■ **Instructions for the task**: Everything in the data gets repeated exactly, except for the pictures.

── Data block ──

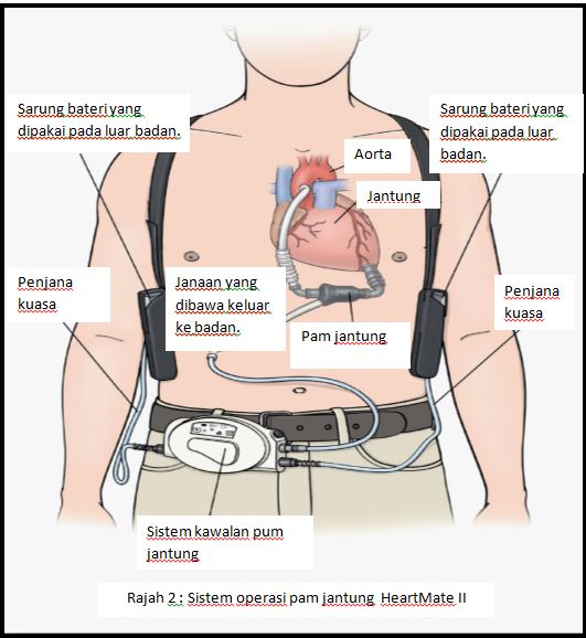 Komponen Pam jantung HeartMate II ventrikel kiri yang membantu sistem peranti.
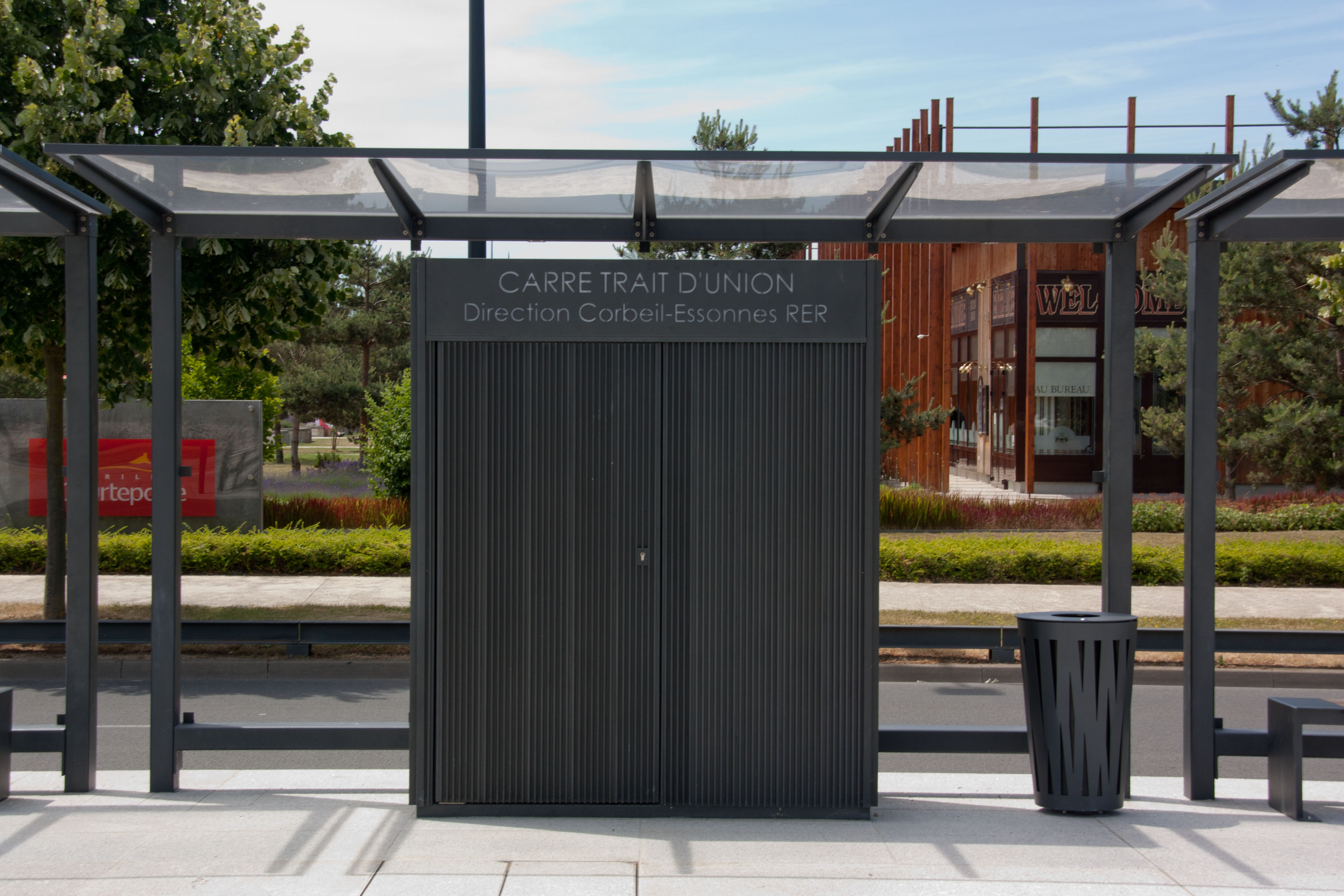 T-ZEN Ligne 1 - station de la ligne - Département de l'Essonne et de Seine-et-Marne
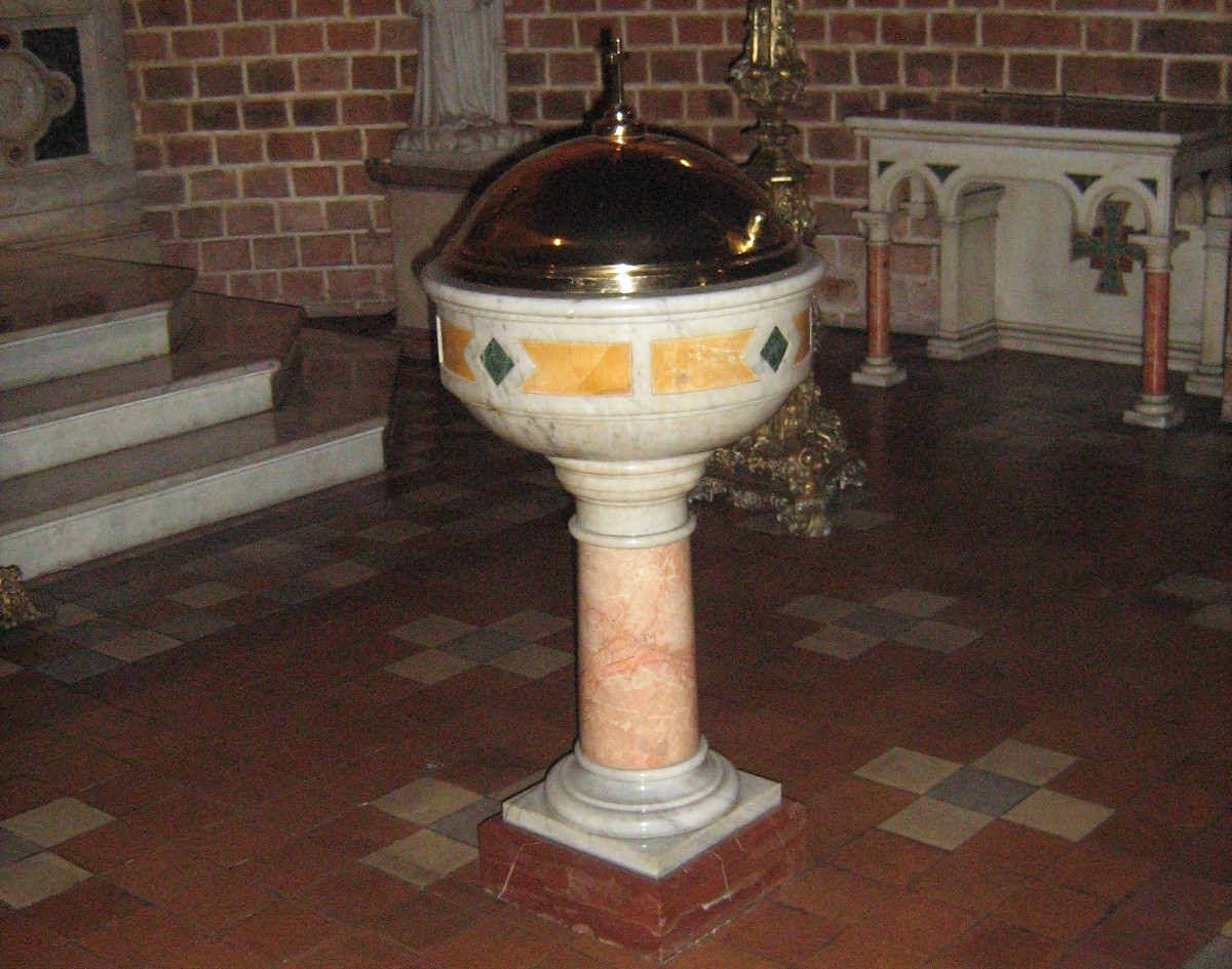 Pila bautismal de la catedral Metropolitana de Medellín. Colombia

───

■ **Written response**:
 Komponen Pam jantung HeartMate II ventrikel kiri yang membantu sistem peranti.
 T-ZEN Ligne 1 - station de la ligne - Département de l'Essonne et de Seine-et-Marne
 Pila bautismal de la catedral Metropolitana de Medellín. Colombia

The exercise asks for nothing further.